--- Data in this exercise Enclosed Below ---

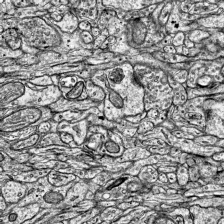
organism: Mouse
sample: Visual Cortex
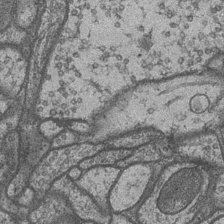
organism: Drosophila
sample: Optic medulla
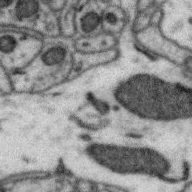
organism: Zebra finch
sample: Brain
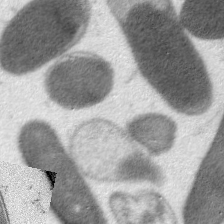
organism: C. elegans
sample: Pharynx
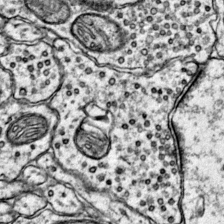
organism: Mouse
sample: Primary visual cortex

--- End of Enclosed Data in this exercise ---

* **What you need to do**: Where does the word "sample" occur in the records? Return every line that holds it.

* **Task response**:
sample: Visual Cortex
sample: Optic medulla
sample: Brain
sample: Pharynx
sample: Primary visual cortex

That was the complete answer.